Please be aware: This patient story describes a terminal liver cancer diagnosis
Graham was diagnosed with non-alcohol related cirrhosis following a routine health check-up. Unfortunately cancer was later discovered in a lesion in his liver and grew to a size that made him ineligible for a transplant. Now Graham is passionate about raising awareness of the impact that salt, fat, sugar and alcohol can have on the liver. Thank you for sharing your story, Graham
I had a routine MOT with my GP in July 2020, which showed an issue with my liver function test. As it would be about five months before I could see someone on the NHS about it, I decided to see a consultant privately. After an MRI and endoscopy he diagnosed me with non-alcohol related cirrhosis. I was prescribed a beta blocker which I’ve stayed on throughout. The consultant added me to his patient list and from then on, he saw me on the NHS.
He talked about diet as a possible cause. I spent most of my working life sitting in a chair and lived on my own after 2001, so I ate a lot processed meals because they are quick to heat up. I don’t know if this was the only cause but I’m sure it played a big part.
I was put on water tablets in early 2022 and everything went well until Christmas that year when my liver got out of its box and the amount of fluid in my abdomen suddenly became extreme. My consultant admitted me to the liver ward at St George’s in Tooting where they drained 17 litres of fluid out of my abdomen over two days. I was in there for quite a while to stabilise my condition and improve my balance. I was put forward for a transplant at King’s and went for 3 days of tests in mid-March 2022. Having passed these I was put on the list in mid-April 2022. I had only been on it about 20 hours when I got a call saying there was a liver for me. I was prepped for the operating theatre, but then told there was a patient who would die if he didn’t get the liver I was supposed to have. That was a no brainer – I consented to it.
Cancer had grown
I was then called in a further seven times, but each time the donor liver was too fatty (a major and growing problem in the UK). It was annoying to say the least, especially when in February 2024 I got a call from a consultant at King’s saying it was bad news. The cancer which had been found in 2023 in a lesion in my liver had suddenly grown to the extent that I could no longer have a transplant. Chemo and radiotherapy could not be applied as they would likely damage my liver further. I asked about other treatments but was told there weren’t any. So it would be a question of managing the situation.

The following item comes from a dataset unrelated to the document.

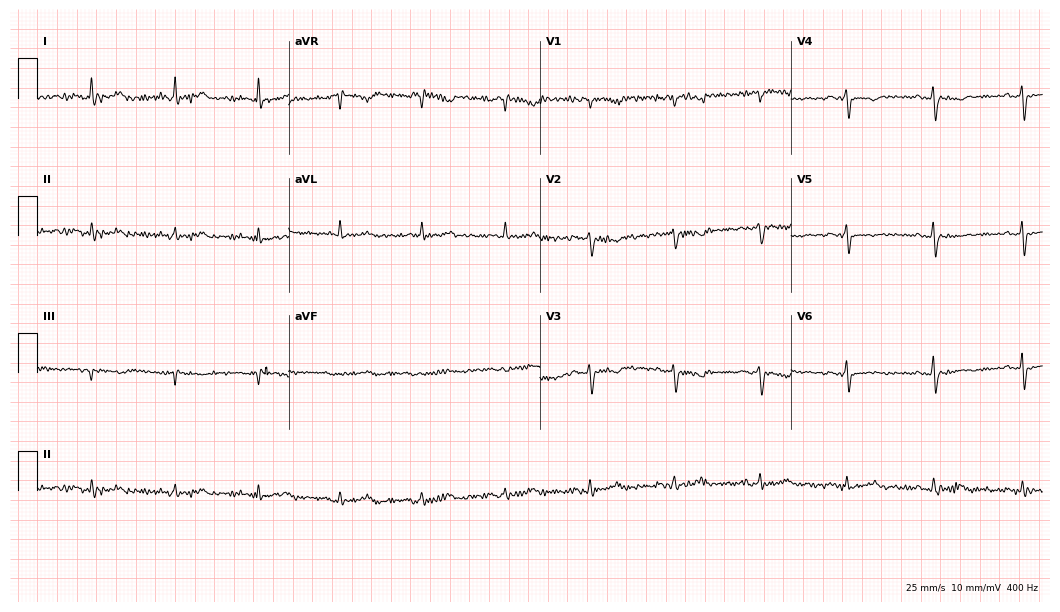
Electrocardiogram, a woman, 70 years old. Of the six screened findings (first-degree AV block, right bundle branch block (RBBB), left bundle branch block (LBBB), sinus bradycardia, atrial fibrillation (AF), sinus tachycardia), none is recorded. Only these six findings were labelled.

In March 2024 my consultant told me that in his experience, I had six months left to live, which was a shock, but he said I shouldn’t hold him to that. I asked what was likely to happen and he said there were a range of scenarios, but as none of them are any good I chose not to think about that and live life as best as I could. He suggested I should register with the local hospice so it would be ready if and when I needed it. I was also advised not to drive as the drugs may affect the speed of my reactions. I dealt with both matters and have an assigned hospice nurse and sold my car.(Now that IS a big step!)

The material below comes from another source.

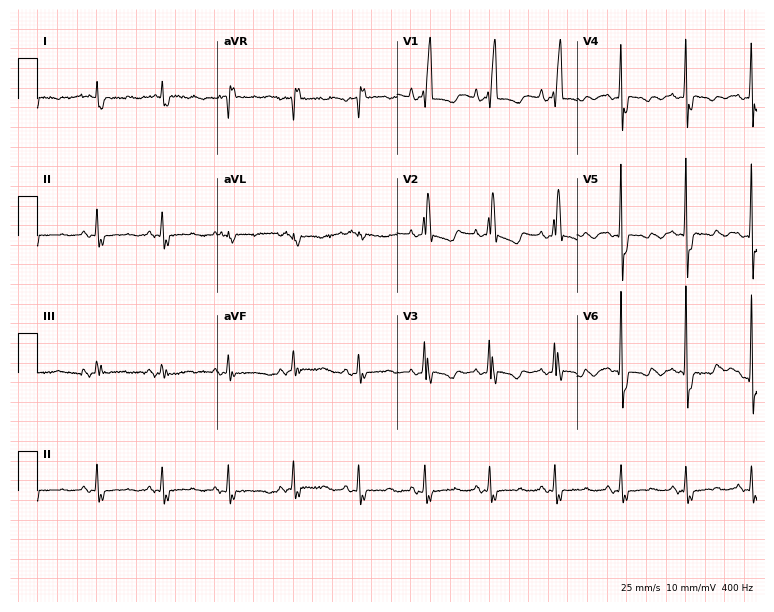
12-lead ECG from an 81-year-old woman (7.3-second recording at 400 Hz). Shows right bundle branch block (RBBB).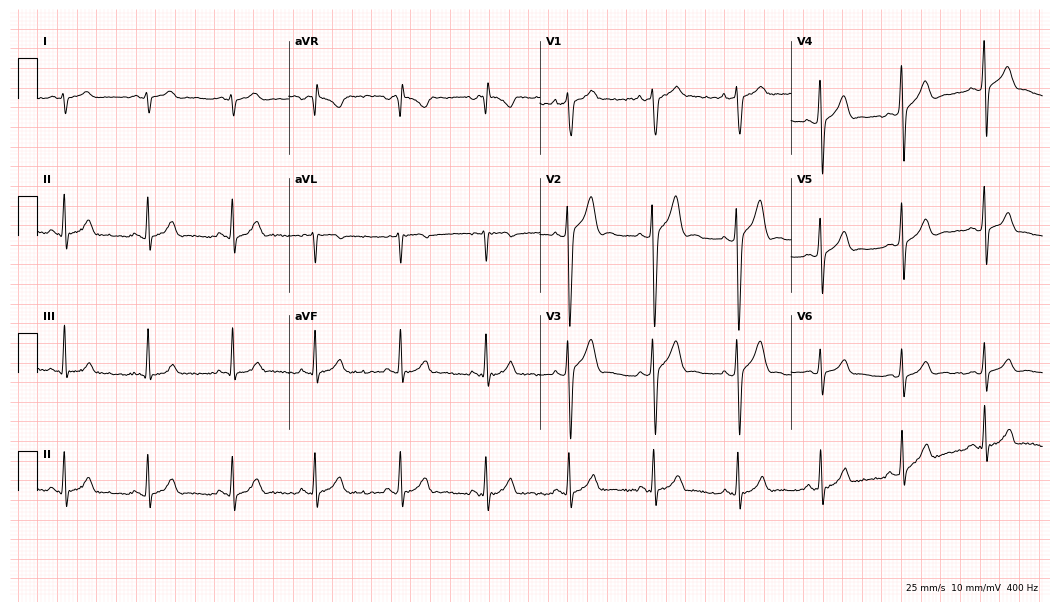
Resting 12-lead electrocardiogram (10.2-second recording at 400 Hz). Patient: a male, 28 years old. None of these six findings is recorded: first-degree AV block, right bundle branch block, left bundle branch block, sinus bradycardia, atrial fibrillation, sinus tachycardia. Only these six findings were labelled.

I take a host of medicines, the major one is the water tablets. We’ve upped that to the extent that it could do some damage to my kidneys, but at this stage my consultant feels we should tolerate that. The other key medication is an antibiotic for hepatic encephalopathy – without it the brain fog returns very quickly
I’m very philosophical about life, though of course I have dark days, but I believe you get dealt a hand of cards which you play as best you can. Another hand is then dealt and you continue to do the best with it. And so it goes. It’s been more difficult for my family and friends. They were as shocked as I was and didn’t know what to say. I told them not to worry because there is nothing that could be said. I have visited my brother, school friends, people I worked with and a social at my rugby club. All have been fantastically supportive.

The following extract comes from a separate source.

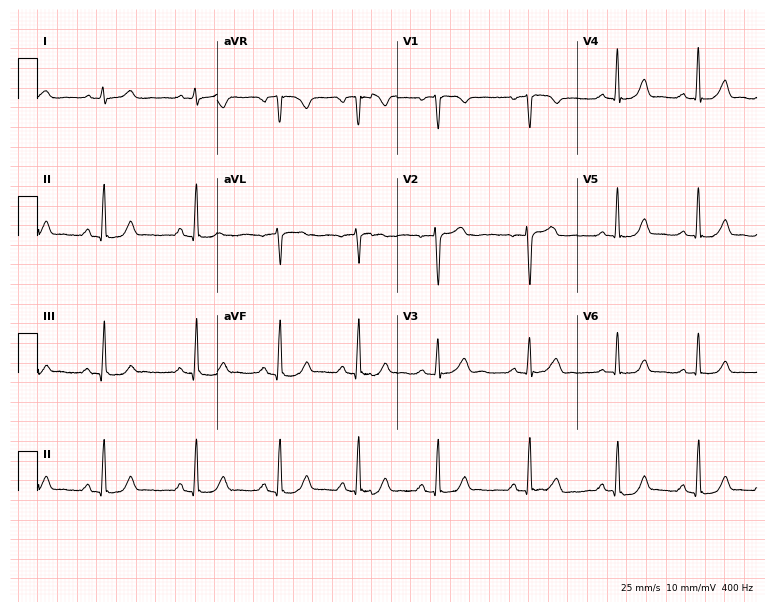
12-lead ECG from a 34-year-old female patient. Labelled as a normal ECG.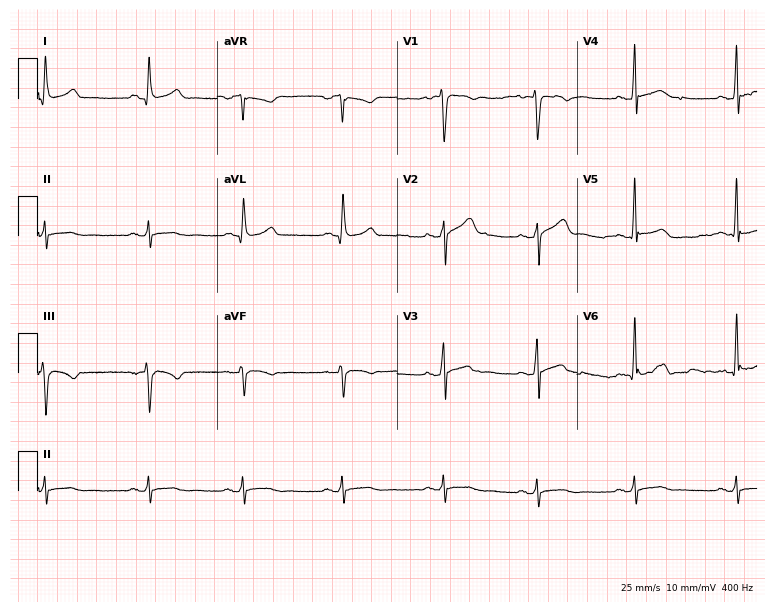
Standard 12-lead ECG recorded from a male patient, 26 years old (7.3-second recording at 400 Hz). Read as a normal ECG.

I haven’t had any pain – the main remaining issues are swollen legs, under-skin itching and restless legs which wake me up at night. I take a whole host of medicines, the major one is the water tablets – we’ve upped that to the extent that it could do some damage to my kidneys, but at this stage my consultant feels we should tolerate that and it’s had a good effect on my legs. The other key medication antibiotic for brain fog – without it the fog returns very quickly.
Prevention is key
Prevention is the key to reducing cirrhosis in the next generation. This generation is lost. People should cook from scratch and be taught that in school. Action needs to be taken now because diabetes and liver disease are making huge and ever-growing demands on the NHS. Governments have failed to take on the processed food manufacturers. I believe they need to tell them that 20% tax will be applied if their food goes over a certain amount of salt, fat and sugar content. I also believe a 100% tax should also be phased in on all confectionery as well as alcohol sales outside of licensed premises.
Exercise is also very important and not just for your body. I find I’m in a much better mood if I get out and do something. The weather is nice now, but make sure you also have something to do when winter approaches and spend more time in the house.
I thought I was fit so didn’t go to my GP for years. Then this NASH reared its ugly head. So, change your diet and take more exercise. Don’t wait till you end up in hospital because that will often prove to be too late.